In the built-in Cleaners, the naming convention follow these rules of thumb:
*Normalizer
normalizes variations of the same things
*Cleaner
cleans up information that is irrelevant for the task at hand
*Filter
transforms the text to prepare it for matching
The bundled Cleaners are:
Name | Usage |
---|---|
IdentityCleaner |
Utility no-op Cleaner |
CamelCaseSplitFilter |
Split CamelCase words; follows the the form aBc (lower-upper-lower): will split someWords but not iOS nor VitaminC |
LowerCaseFilter |
Transform the text in lowercase; a lowercase-only regexes will often outperform case-insensitive |
LineSeparatorNormalizer |
Normalize all Unicode line breaks and vertical tabs to ASCII new line U+000A / \n |
WhiteSpaceNormalizer |
Normalize all Unicode spaces and horizontal tabs to ASCII spaces U+0020 |
WhiteSpaceCleaner |
Replace multiple instances of regular whitespaces (\s+ ) by a single space (strip line breaks) |
AllWhiteSpaceCleaner |
Replace multiple instances of all Unicode whitespaces by a single space (strip line breaks) |
SingleQuoteNormalizer |
Normalize frequent Unicode single quote / apostrophe variations (like prime of curved apostrophe) to ASCII straight apostrophe U+0027 / ’ |
DoubleQuoteNormalizer |
Normalize frequent Unicode double quote variations to ASCII quotation mark U+0022 / " |
QuoteNormalizer |
Combines SingleQuoteNormalizer and DoubleQuoteNormalizer |
DiacriticCleaner |
Pseudo ASCII folding, remove diacritical marks (like accents) and some common Unicode variants on Latin characters |
FullwidthNormalizer |
Normalize CJK Fullwidth Latin characters to their ASCII equivalents |
You can of course create your own Cleaners.

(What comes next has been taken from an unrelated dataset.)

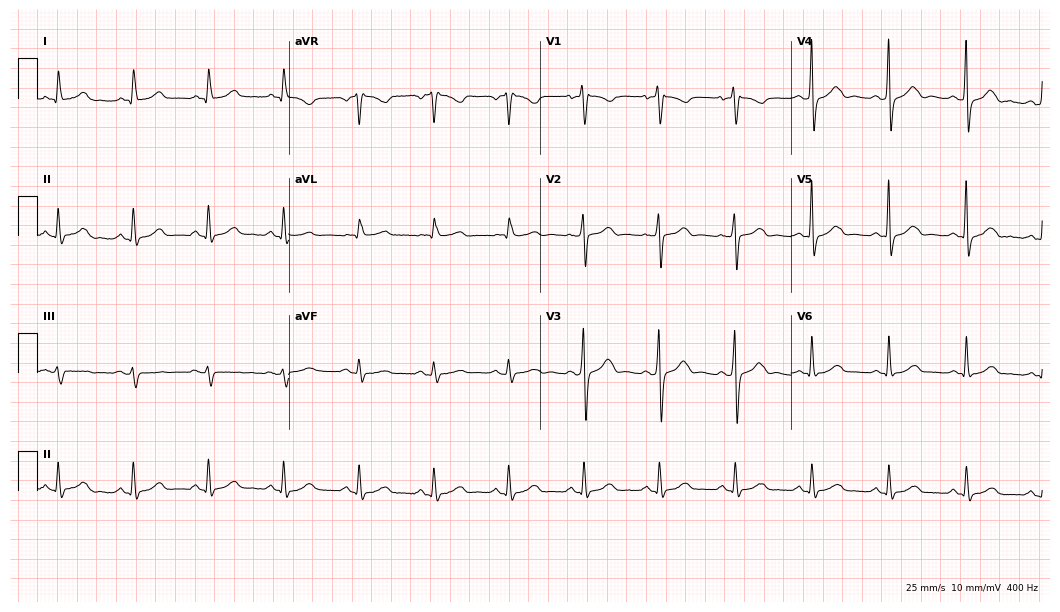
Standard 12-lead ECG recorded from a female, 68 years old (10.2-second recording at 400 Hz). Read as a normal ECG.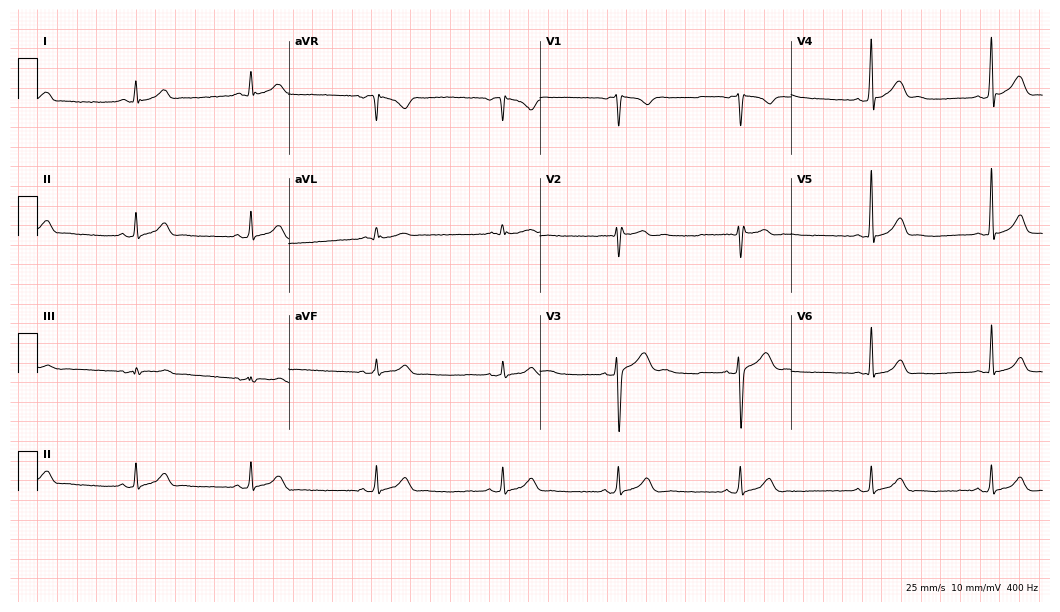
12-lead ECG from a man, 23 years old. Recorded interpretation: within normal limits.

If your cleaning operation can fit in a single regex replacement:
object HtmlTagCleaner extends Cleaner(
Cleaner.regexReplaceFirst("<html[^>]*+>(.*)</html>", "$1"))

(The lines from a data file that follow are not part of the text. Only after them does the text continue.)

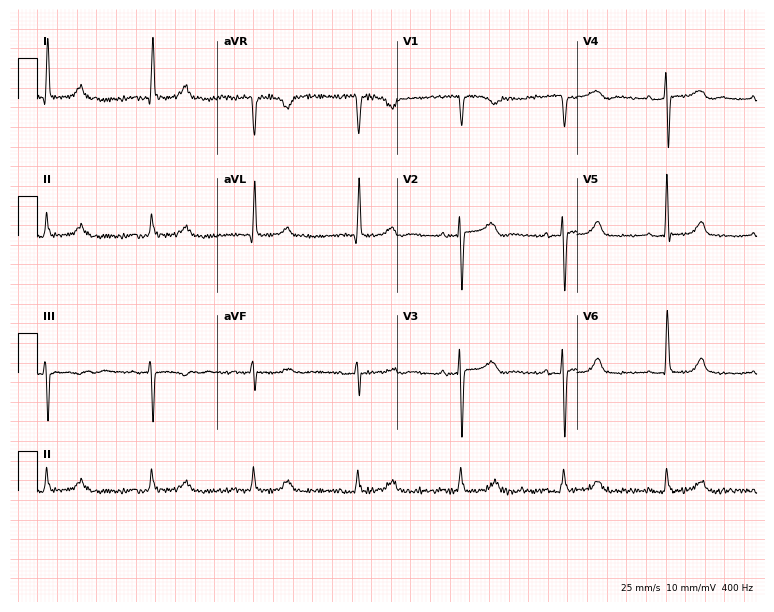
Standard 12-lead ECG recorded from a woman, 77 years old. Read as a normal ECG.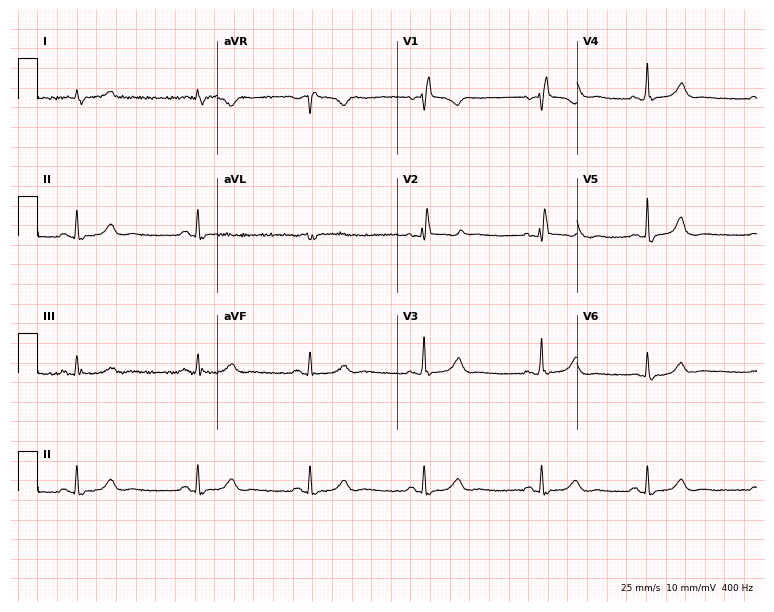
12-lead ECG from a female patient, 70 years old. Shows right bundle branch block.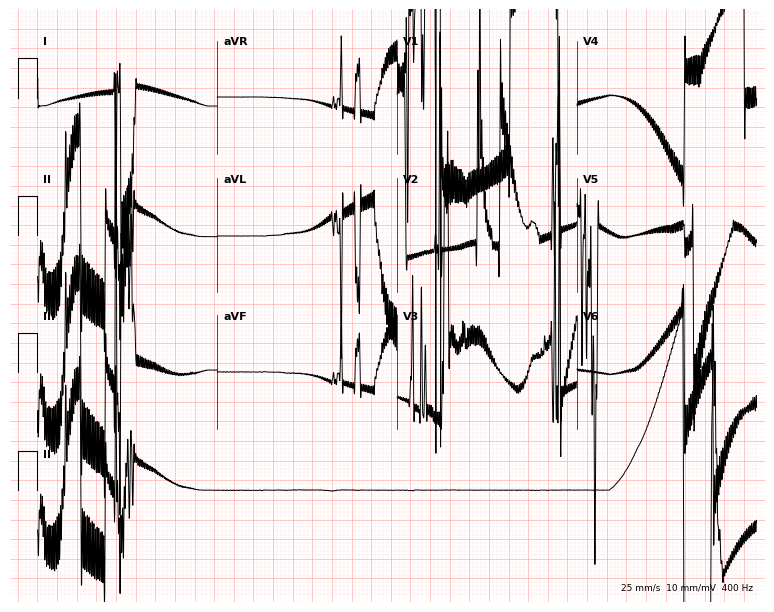
Resting 12-lead electrocardiogram (7.3-second recording at 400 Hz). Patient: a 31-year-old male. None of these six findings is recorded: first-degree AV block, right bundle branch block, left bundle branch block, sinus bradycardia, atrial fibrillation, sinus tachycardia. Only these six findings were labelled.

// or val htmlTagCleaner: Cleaner = Cleaner.regexReplaceFirst(…)
Same for multiple regex replacement:
object HtmlCommentsCleaner extends Cleaner(
Cleaner.regexReplaceAll("<!--(.*)-->", ""))
String => String
transformation.
TrackStrings are strings that can, to a certain extent, keep track of the shifts in positions. You pass Strings through Cleaners / regex replacement and remain able to get the position (or the best estimated range) in the original string of a [group of] character[s] that have moved in the resulting string:
import fr.splayce.rel.util.TrackString
val ts = TrackString("Test - OK - passed")
.replaceAll(" - ".r, " ") // "Test OK passed"
ts.srcPos(5, 7) // Interval [7,9) was the original position of "OK"
ts.srcPos(8, 14) // Interval [12,18) was the original position of "passed"
And Cleaners support TrackStrings, so this allows you to:
import fr.splayce.rel.cleaners.CamelCaseSplitFilter
val os = "MySuperClass"
val ts = CamelCaseSplitFilter(TrackString(os)) // "My Super Class"
val m = "Super".r.findFirstMatchIn(ts.toString).get
val op = ts.srcPos(m.start, m.end) // Interval [2,7)
val highlight = os.substring(0, op.start)
+ "<strong>" + os.substring(op.start, op.end) + "</strong>"
+ os.substring(op.end)
// "My<strong>Super</strong>Class"
Please note that, while Cleaners made with Cleaner.regexReplaceFirst
and Cleaner.regexReplaceAll
automatically support position tracking, you will have to implement apply: TrackString => TrackString
if you implement your own cleaners, e.g. by calling TrackString.edit
(see the API doc). Otherwise, the TrackString will see your string transformation as one big replacement – i.e. it will tell you that the original position of any character is somewhere between the beginning and the end of your original string, which admittedly isn’t of much help.